Dalam jangka panjang kondisi ini akan menurunkan kualitas, kuantitas dan kontinyuitas keragaman hayati (biodiversity) kita yang tidak ternilai harganya. 

Fenomena ini juga sekaligus meruntuhkan berlakunya “natural recorvery theory” yang menyatakan alam akan me-recovery dirinya sendiri apabila dalam jangka waktu tertentu tidak terganggu. Sementara itu, faktanya: intensitas, frekuensi dan durasi gangguan terhadap alam jauh melebihi kemampuan pemulihannya (recovery). Dalam jangka panjang meluasnya wilayah gurun menurut ruang dan waktu akan berdampak terhadap pertumbuhan perekonomian dan kinerja pembangunan nasional. Pertanyaan selanjutnya: bagaimana antisipasinya agar dampak yang ditimbulkan dapat diminimalkan? 
Penebangan Liar Ancam Sumber Mata Air Baumata 

”Sumber mata air Baumata, sekitar 12 km selatan Kupang, ibu kota Provinsi Nusa Tenggara Timur (NTT), terus mengalami penyusutan akibat kawasan hutan di bagian hulunya terus mengalami perusakan berupa aksi penebangan liar”. 

Jika musim kemarau tiba, debit air turun drastis sehingga tidak mampu mensuplai kebutuhan air minum bagi masyarakat dan sekitarnya secara total. Semuanya ini terjadi akibat adanya aksi perusakan hutan di daerah hulu yang menjadi daerah resapan air. 

Masyarakat desa di wilayah sumber mata air sudah lama memotong dan menebang kayu usia muda berdiameter antara 5-10 cm untuk dijual kepada para kontraktor sebagai tiang penyangga bangunan. Hampir semua ruas jalan dalam wilayah kecamatan, terlihat batangan pohon muda dengan ukuran panjang antara 4-6 meter, bertengger di sepanjang jalan tersebut. 

Satu batang (pohon ukuran kecil dengan diameter sekitar lima centimer, red), kami jual dengan harga sekitar Rp3.000. Jika ukurannya agak lebih besar (diameter sekitar 10 cm, red), kami jual dengan harga lebih dari Rp 4.000/batang. 

Para penjual kayu gelondongan usia muda itu mengaku bahwa setiap kali melewati pos penjagaan selalu dikenakan pungutan senilai Rp200/batang. Menurut pos jaga, "Setiap kendaraan yang lewat memuat kayu atau batangan kayu tetap dipungut retribusi sebesar Rp200/batang. 
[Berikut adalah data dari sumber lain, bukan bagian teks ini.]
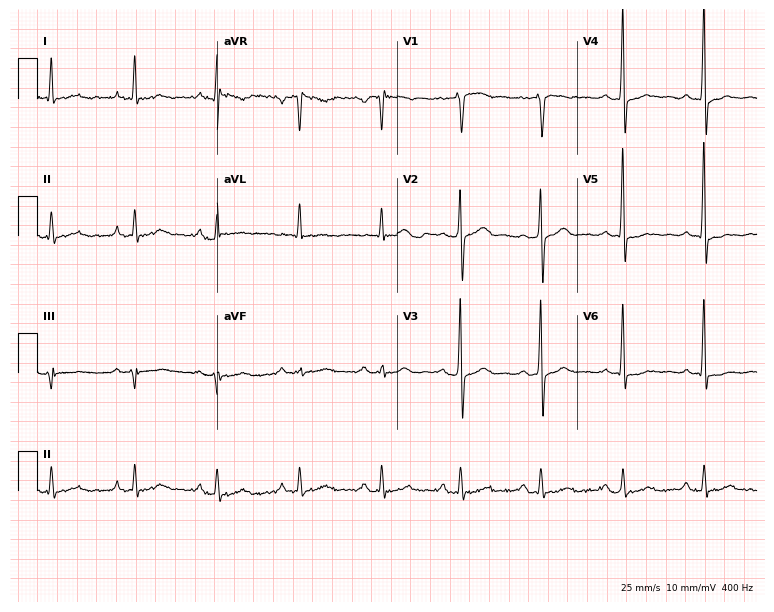
ECG — a male patient, 64 years old. Screened for six findings — first-degree AV block, right bundle branch block, left bundle branch block, sinus bradycardia, atrial fibrillation, sinus tachycardia — none is recorded.
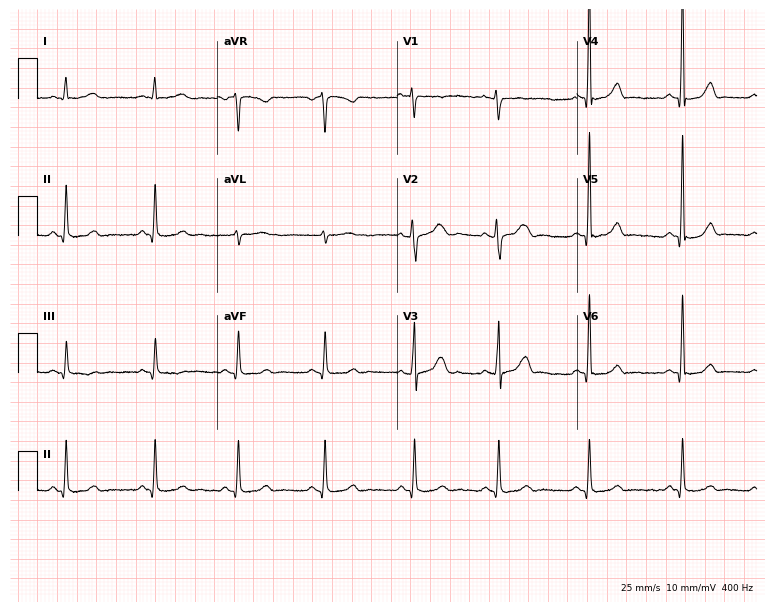
12-lead ECG (7.3-second recording at 400 Hz) from a woman, 48 years old. Screened for six findings — first-degree AV block, right bundle branch block, left bundle branch block, sinus bradycardia, atrial fibrillation, sinus tachycardia — none is recorded.

PDAM mengakui bahwa sumber mata air yang memberi kontribusi terbesar bagi PDAM dalam melayani kebutuhan air minum bagi masyarakat Kota dan sekitarnya, terus mengalami ancaman. Jika musim kemarau tiba, debit air turun drastis sehingga tidak mampu melayani kebutuhan masyarakat secara total. 

Diharapkan masyarakat di sekitar sumber mata air untuk menghentikan kebiasaan menebang pohon di sekitar itu, karena akan mengganggu debit air pada musim kemarau. Kelestarian hutan di daerah hulu harus tetap dijaga guna menghindari kemerosotan ekosistem yang menjadi sumber resapan air. 

Penebangan Pohon : 
Sebanyak 119 Sumber Mata Air di Kulon Progo Terancam Hilang 
Sedikitnya 119 sumber mata air di daerah Kabupaten Kulon Progo dinyatakan dalam kondisi kritis dan terancam akan hilang. Hal ini diakibatkan makin berkurangnya jumlah areal hutan dan berubah fungsi lahan yang ada di sekitar sumber mata air tersebut. Hal ini diakui peneliti Badan Pengelola Daerah Aliran Sungai ((BPDAS) Yogyakarta, dalam kegiatan penyuluhan “Penyelamatan dan Pemanfaatan Air Bagi Kepentingan Masyarakat Banjaroya,” di Balai Desa Banjaroya. 

Tingkat kekritisan sumber mata air ini disebabkan semakin hilangnya tanaman keras pepohonan dalam radius 200 meter dari sumber mata air tersebut. Tanaman keras pepohonan berfungsi sebagai vegetasi penutup tanah yang berperan dalam menyimpan air. Kurangnya kesadaran masyarakat akan pentingnya tanaman ini menyababkan kurangnya vegetasi pada suatu wilayah sehingga berdampak pada bencana banjir, kelangkaan mata air dan air sungai selama mujsim kemarau. 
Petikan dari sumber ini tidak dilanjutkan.